I.e. i don't want to store all the packets in the memory but nevertheless need fast access on every captured packet.
Now i wonder if there is any best practice how to achieve that.

The two possible solutions i encountered:

Receive, analyze every packet and then:

1. Store every packet immediately on the disc with the PcapDumper.dump() method and read this dump on demand (e.g. with the jNetStream-API) !?

or

2. Store the packets immediately on a DB and read on demand from the DB.
(-> this approach leads to further questions, like which DB to use, relational, OR, OO etc. )

Are there any other solutions? Has somebody tried something like this already?

I'm very happy for every feedback, hint, proposal, critique ...

Best regards

Philipp

Mark Bednarczyk
Mark Bednarczyk's picture
Offline
Joined: 03/22/2008
I would suggest what

I would suggest what Wireshark does.

1) dump all captured packets to a temporary file or break the capture into groups of files for easier indexing/access later on

2) Start your analyzer and analyze the captured files

3) Reread the temp files for access packet when needed after analysis

I think this will be the most scalable approach as long as your HDDs can keep up with the captured packet rates. Use Pcap.loop which takes the dumper directly. This will inkove the native pcap dumper to dump all packets to a file without going back and forth between native and java spaces.

In the future when jNetStream is integrated properly with jnetpcap as a addon module, you can use jnetstream to do random access on any pcap file, greatly simplifying the above.
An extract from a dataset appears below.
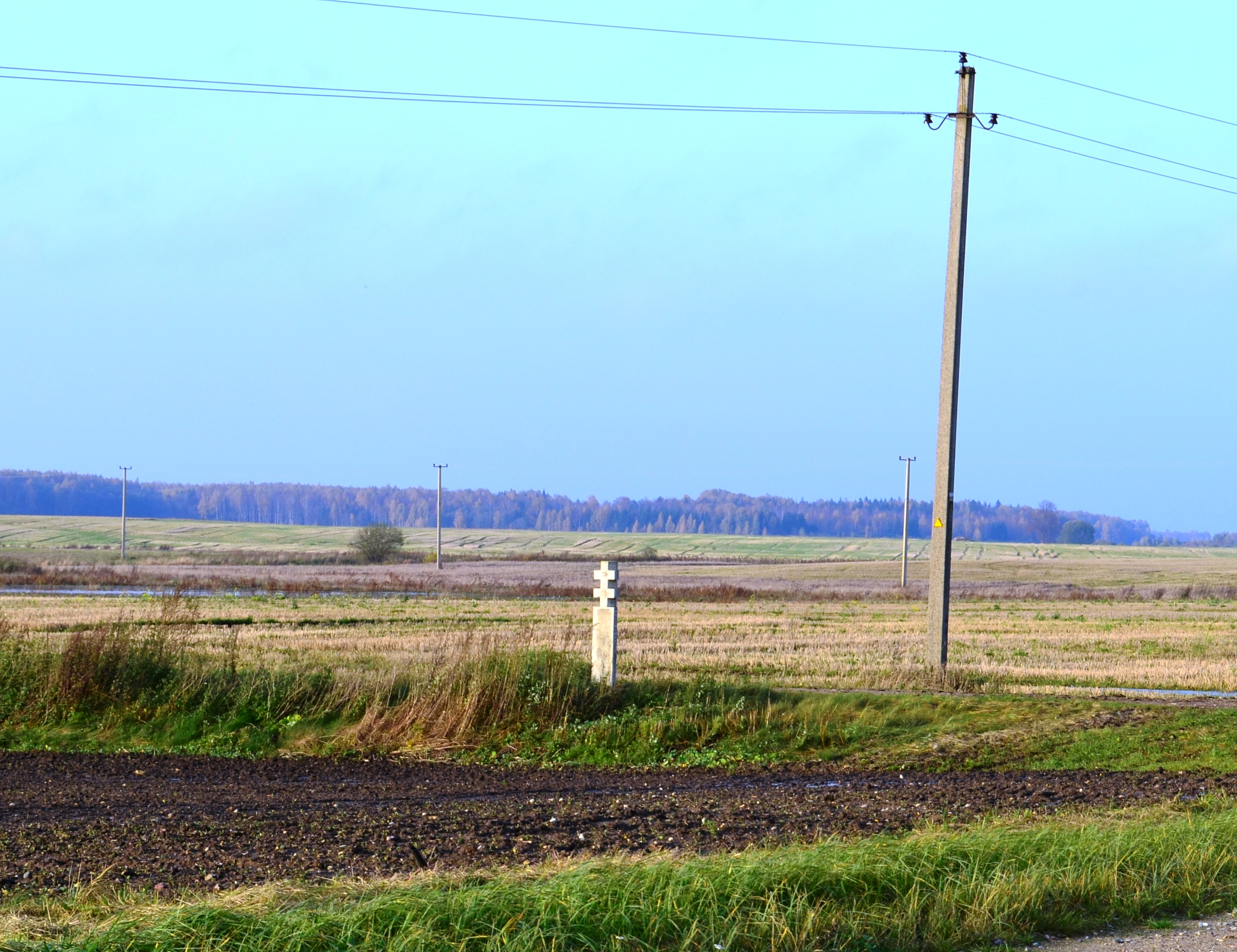 Maulių apylinkėse žuvusių partizanų atminimo ženklas, Kėdainių raj.

Although jNetStream random access works now and is released, the 2 projects won't be integrated for few more months.

Lastly, in jnetpcap 2.X the protocols will be released with both header dissectors and full protocol analyzers. I am working on the new design right now. You can look at the deprecated analyzers in 1.X branch, but don't rely on them for production. They are being replaced (Tcp/Ip analyzer)

Sly Technologies, Inc.
R&D

Ph.Eitt
Offline
Joined: 06/21/2010
Thanks a lot

for your fast and detailed response...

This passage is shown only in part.